■ **Problem to work on**: Pictures stay out of the copy. Retype exactly the lines below from the one with "Laborschule Bielefeld in" through the one with "Wimpel Deutscher Amateurmeister von 1961".

■ **Available data**:
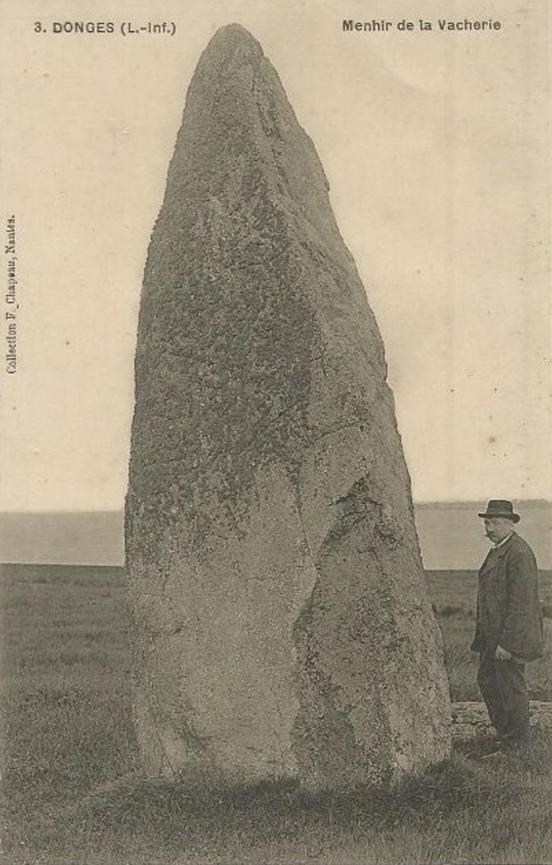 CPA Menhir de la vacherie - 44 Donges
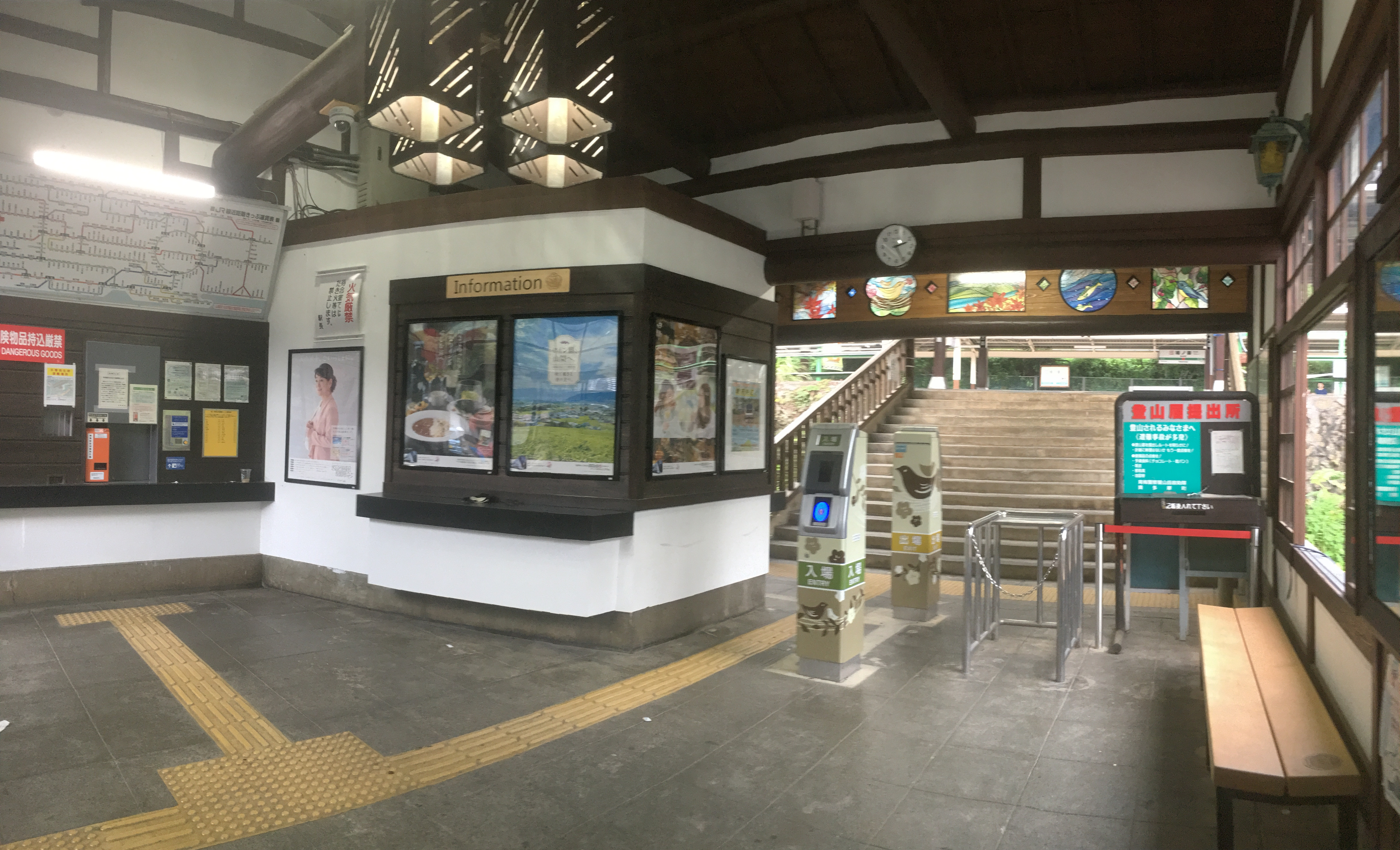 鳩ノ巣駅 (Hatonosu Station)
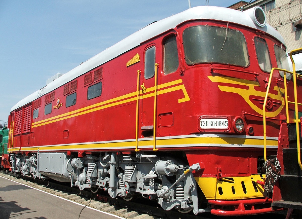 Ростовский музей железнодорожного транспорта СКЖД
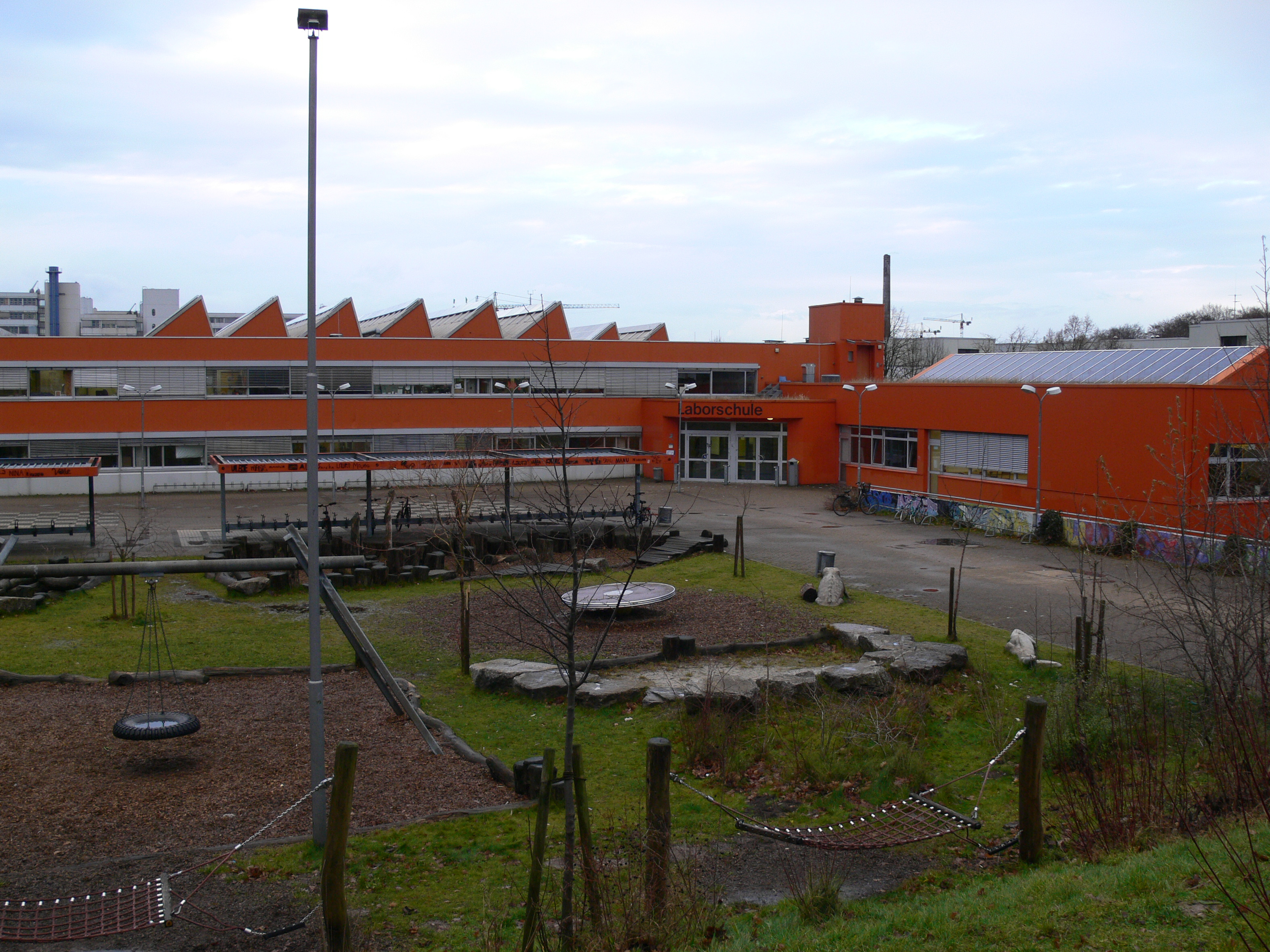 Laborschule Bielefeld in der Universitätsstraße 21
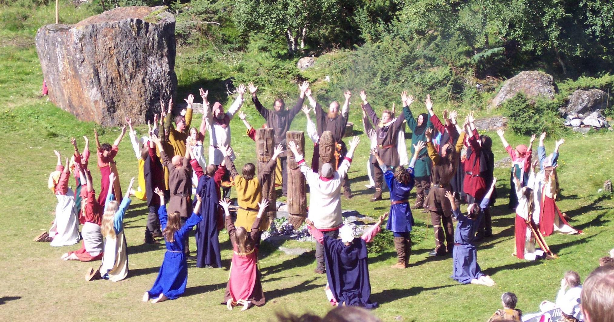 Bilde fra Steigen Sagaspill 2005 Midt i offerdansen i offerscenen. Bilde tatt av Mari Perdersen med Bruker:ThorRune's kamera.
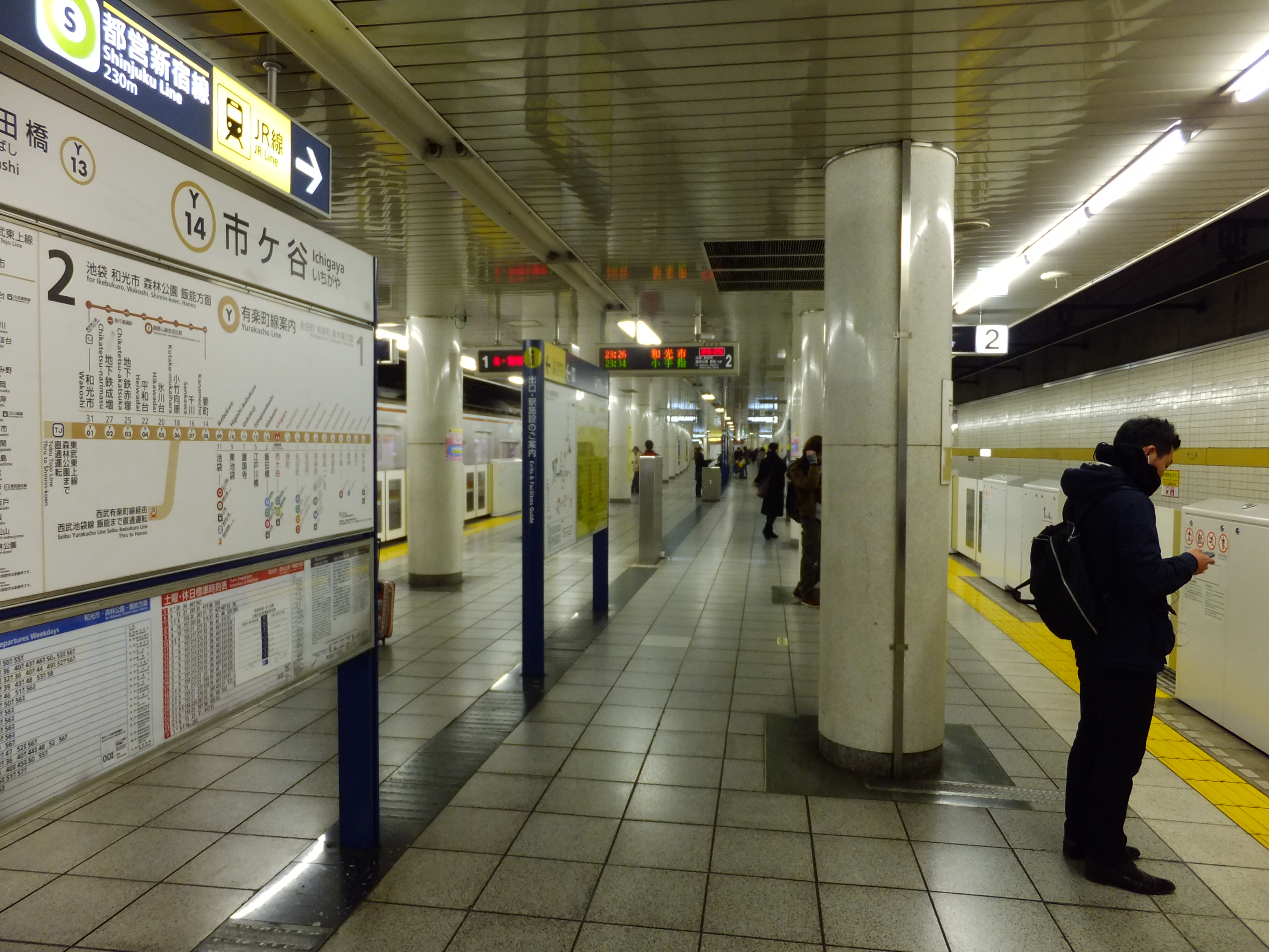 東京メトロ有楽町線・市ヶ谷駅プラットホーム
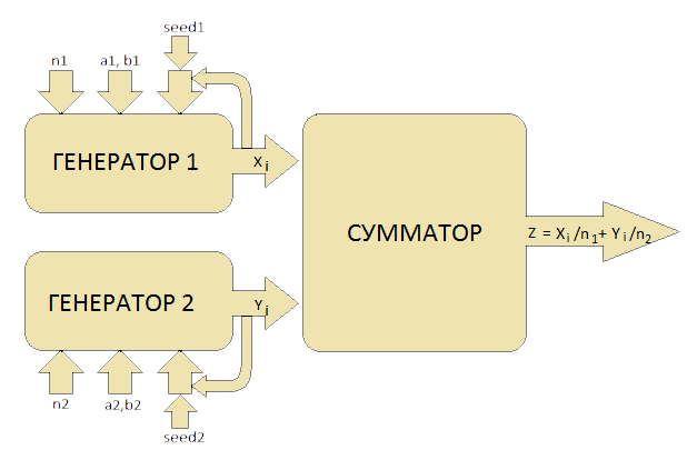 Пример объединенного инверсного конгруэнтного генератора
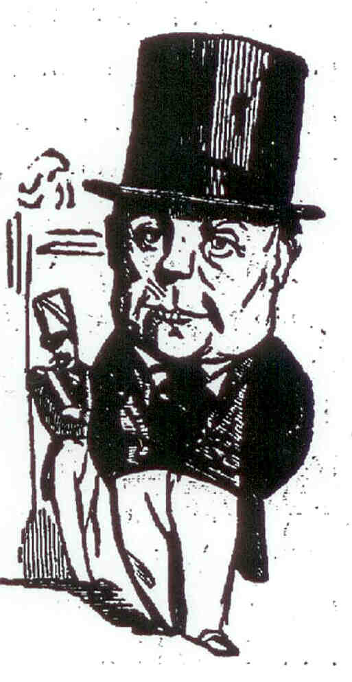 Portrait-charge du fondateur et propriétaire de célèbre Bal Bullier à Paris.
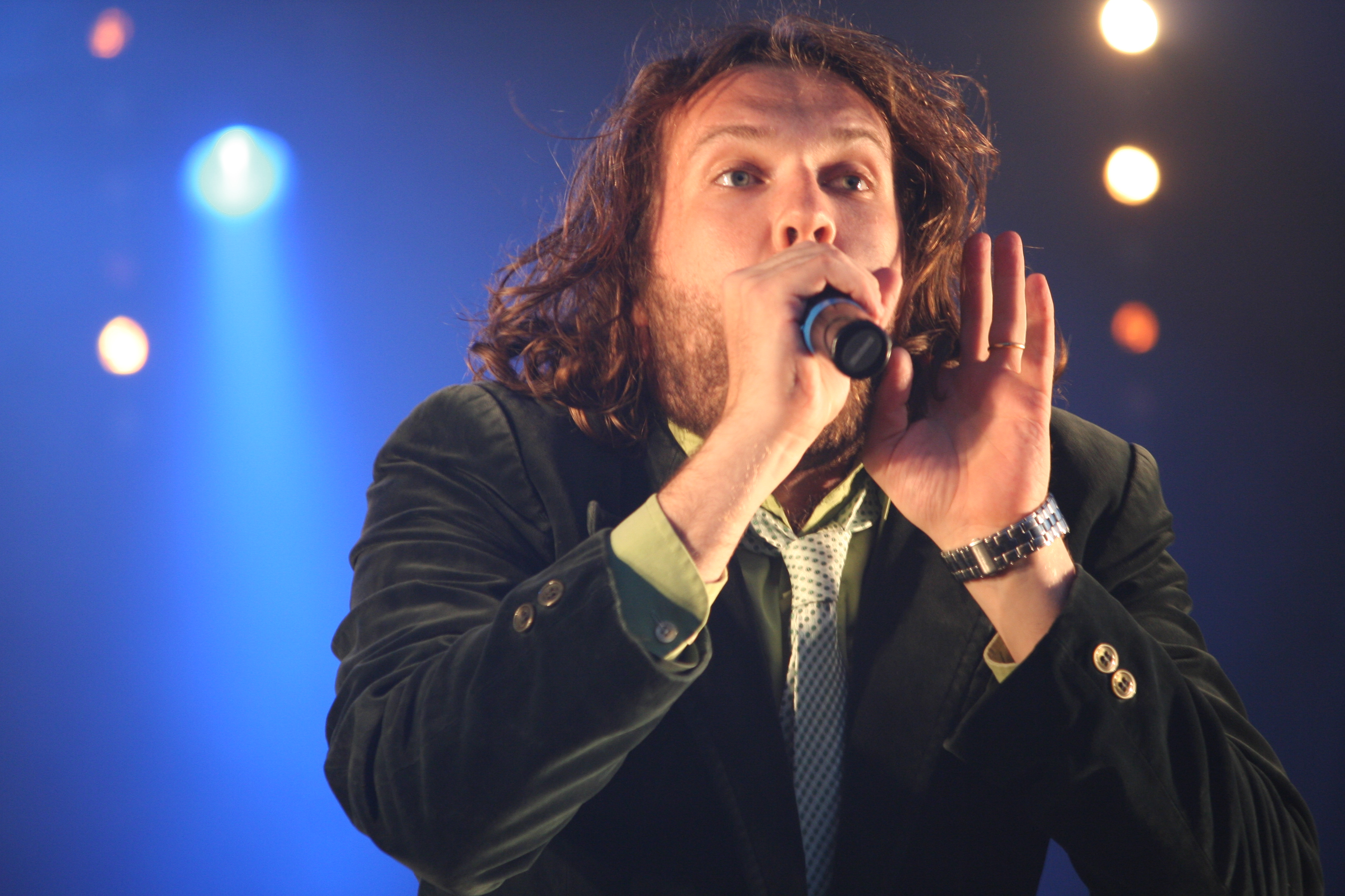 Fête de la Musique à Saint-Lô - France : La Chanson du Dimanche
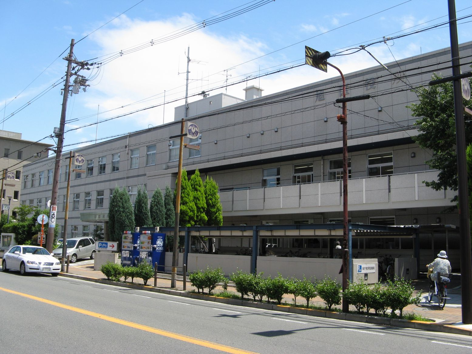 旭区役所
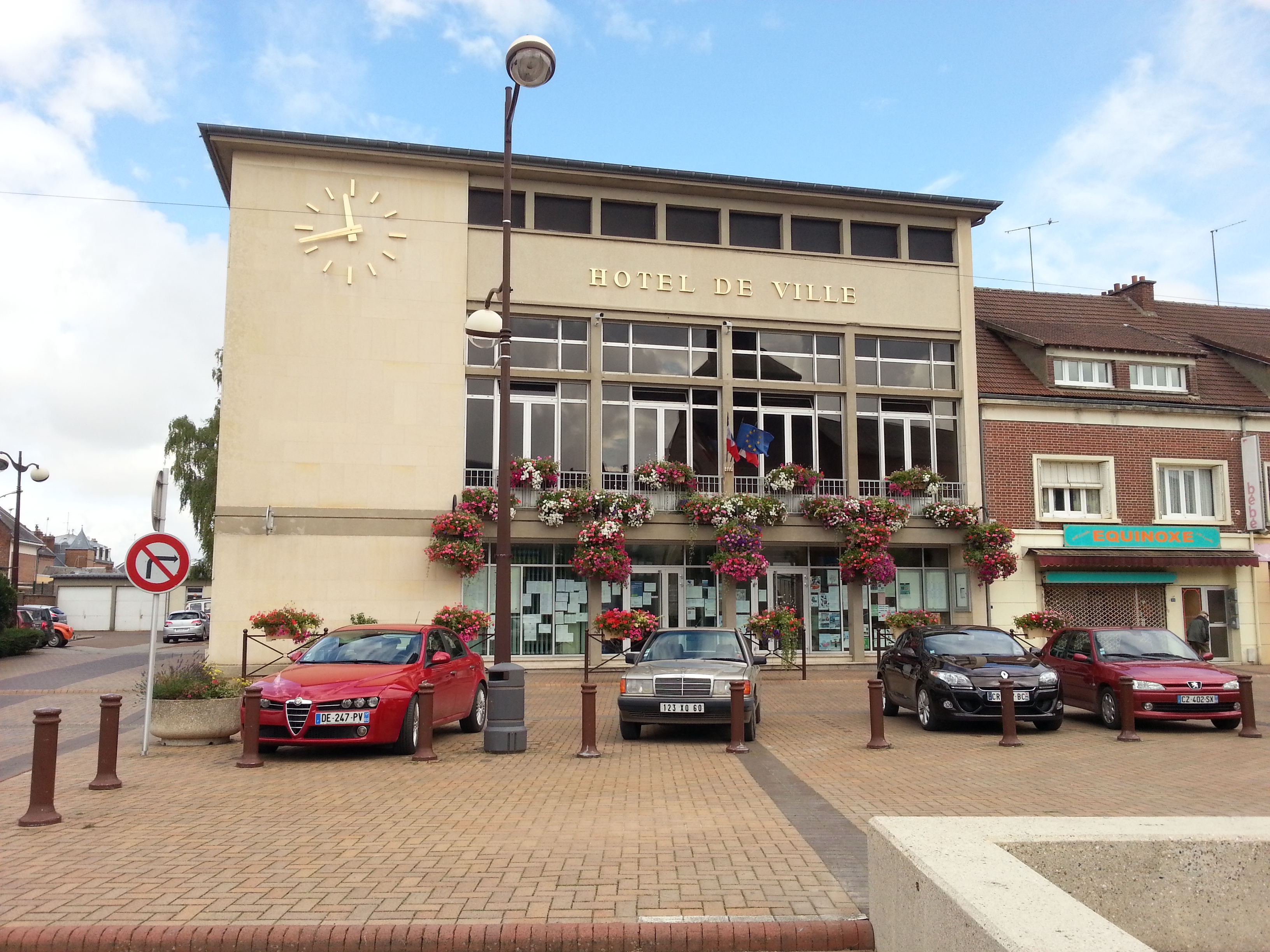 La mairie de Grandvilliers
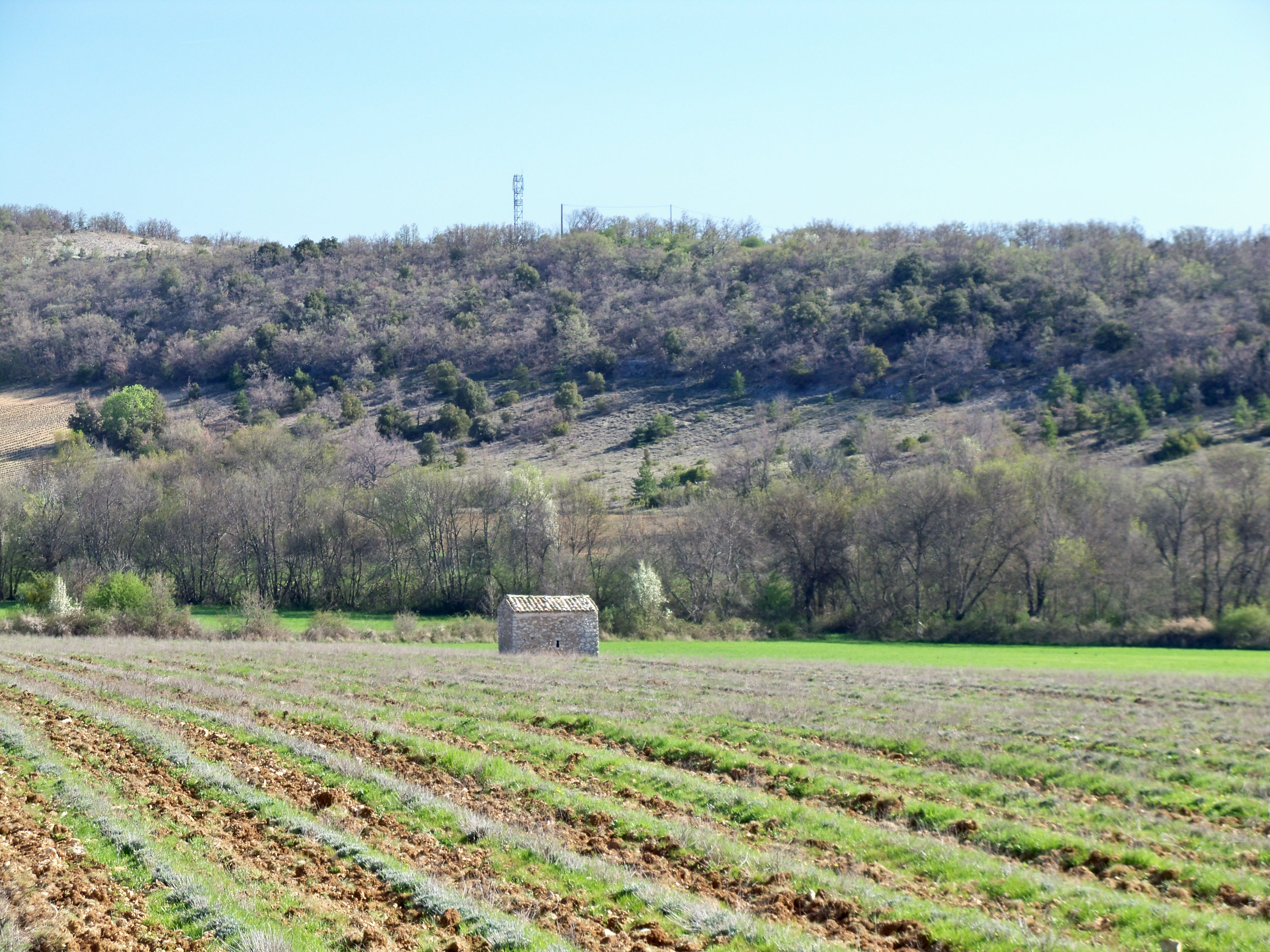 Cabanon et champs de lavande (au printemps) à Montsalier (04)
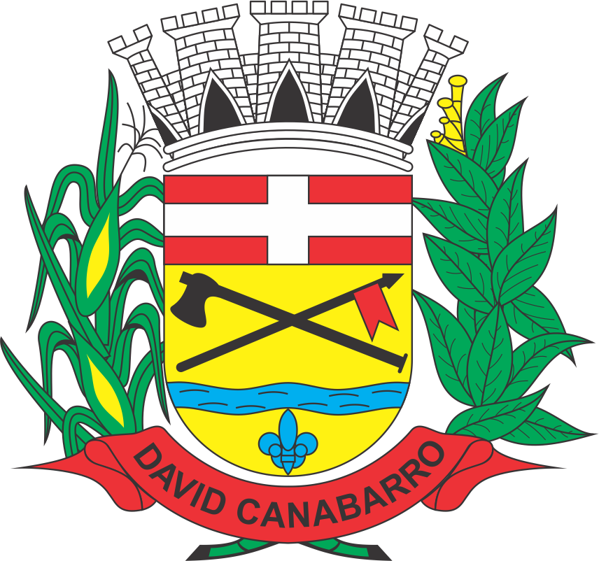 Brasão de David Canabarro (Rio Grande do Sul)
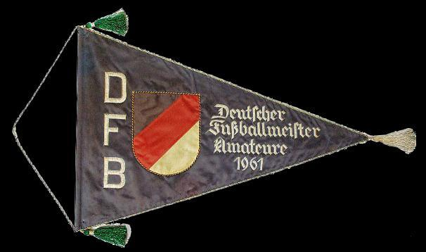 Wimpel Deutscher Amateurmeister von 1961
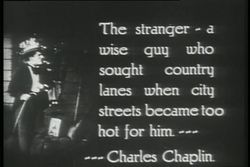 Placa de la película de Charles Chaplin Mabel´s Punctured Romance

■ **Answer box**:
 Laborschule Bielefeld in der Universitätsstraße 21
 Bilde fra Steigen Sagaspill 2005 Midt i offerdansen i offerscenen. Bilde tatt av Mari Perdersen med Bruker:ThorRune's kamera.
 東京メトロ有楽町線・市ヶ谷駅プラットホーム
 Пример объединенного инверсного конгруэнтного генератора
 Portrait-charge du fondateur et propriétaire de célèbre Bal Bullier à Paris.
 Fête de la Musique à Saint-Lô - France : La Chanson du Dimanche
 旭区役所
 La mairie de Grandvilliers
 Cabanon et champs de lavande (au printemps) à Montsalier (04)
 Brasão de David Canabarro (Rio Grande do Sul)
 Wimpel Deutscher Amateurmeister von 1961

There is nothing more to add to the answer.